Environnement : La lutte contre les sachets plastiques, une victoire toujours incertaine.

Environnement : La lutte contre les sachets plastiques, une victoire toujours incertaine.

Au Burkina Faso le jet des sachets plastiques constitue un impact très considérable sur l’environnement. Malgré la loi  N017/AN du 20 mai 2014 interdisant leur importation et production, les sacs plastiques continuent de polluer les rues le pays. Dans la ville de Ouagadougou , malgré les activités de recyclage instaurée par les associations pour pallier à ce problème, ce fléau demeure toujours. 

Quel constat pouvions nous faire face à cela ?

Selon le ‘’monde Africa, 35% des ordures finissent ainsi jetées dans la rue ou dans les décharges sauvages, transformant ainsi la capitale en un dépotoir.  Selon le gouvernement, les sachets qui sont fréquemment utilisés et autorisés sont ceux qui se dégradent au bout de 5 ans. Les plastiques par contre qui ne sont pas visés par la loi en vigueur mettent 400 ans pour disparaitre, entrainant ainsi un désastre dans la capitale. Cette action envahit les rues, bouchent les égouts et les caniveaux et par-dessus font remonter les eaux usées en surface lors de la saison pluvieuse. En cette période de saison qui s’annonce, plusieurs habitats sont menacés d’être envahi par les eaux.

Les sachets plastiques jetés dans la nature entrainent comme conséquence la pollution des sols agricoles et les écosystèmes. A cela s’ajoute la pollution des cours d’eau, qui affectent la qualité de l’eau consommée à Ouagadougou. Les sachets impactent également la faune entrainant ainsi des risques de suffocation ou de blocage digestif chez les animaux.

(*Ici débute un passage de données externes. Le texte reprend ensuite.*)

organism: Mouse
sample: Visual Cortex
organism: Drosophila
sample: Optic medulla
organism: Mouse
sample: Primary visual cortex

Sur la santé humaine ils peuvent devenir des sites de reproduction de moustiques, augmentant les risques de maladies comme le paludisme. Pour relever ces défis, le Burkina Faso, depuis 2014, a voté une loi interdisant la production, l’importation, la commercialisation et la distribution des sachets non biodégradables.

Selon VOA africa, dans un interview extrait sans le quotidien d’Etat Sidwaya, le conseiller technique du président de la délégation spéciale de Ouagadougou, Sidi Mahamadou explique que la ville de Ouagadougou génère chaque année 600 000 tonnes d’ordures ménagères dont environ 15% de déchets plastiques. Les sachets plastiquent constituent un grand danger pour la population.

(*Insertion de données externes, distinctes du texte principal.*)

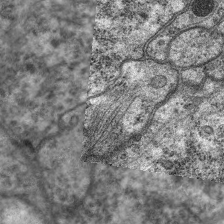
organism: C. elegans
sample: Pharynx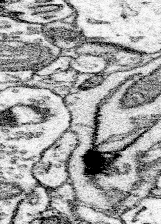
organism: Mouse
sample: Somatosensory cortex neuropil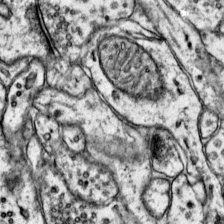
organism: Mouse
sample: Primary visual cortex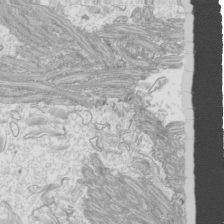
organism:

Pour lutter contre ce fléau, il est nécessaire de sensibiliser la nouvelle génération afin qu’ils prennent consciences des conséquences qu’engendrent le jet des sachets plastiques. Il faut aussi appliquer la sanction sur la loi interdisant l’exportation des sachets.  Au-delà de cela, il faut encourager l’utilisation de sacs réutilisables en coton, en jute ou d’autres matériaux durables. Informer et sensibiliser le public sur les impacts néfastes des sachets plastiques. Il faut organiser des initiatives de nettoyage comme l’activité’’ ville propre’’ qui consiste à ramasser les déchets plastiques, y compris les sachets, dans les zones sensibles. Promouvoir d’avantage la collecte et le recyclage des sachets plastiques pour réduire leur impact environnemental. Encourager la recherche sur des alternatives biologiques ou compostables aux plastiques traditionnels enfin engager les fabricants et les distributeurs à adopter des emballages plus durables et à soutenir des solutions de gestion des déchets.

Pour remédier également à ce problème, le gouvernement dit avoir autorisé 120 000 tonnes de saches plastique en 2021. Cette taxe a permis, selon le ministre de collecter 800 millions de FCFA en 2022 et plus d’un milliard en 2023, toujours selon le conseiller spécial Sidi.

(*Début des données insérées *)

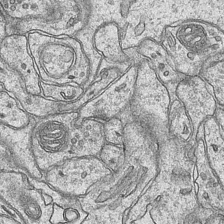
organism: Mouse
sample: CA1 Hippocampus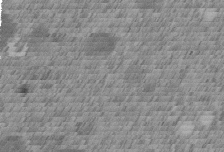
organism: C. elegans
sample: C. elegans embryo early stage

Pour pallier également à ce problème il est nécessaire pour chaque burkinabè de s’y mettre dans cette lutte afin de relever les défis. En ces temps de pluie, il est nécessaire de prôner la propreté autour de nous afin d’évité des éventuels maladies ou infections dû aux sachets plastiques.

En combinant ces stratégies, il est possible de réduire significativement la pollution due au jet des sachets plastiques et de promouvoir des pratiques plus durables pour protéger l’environnement.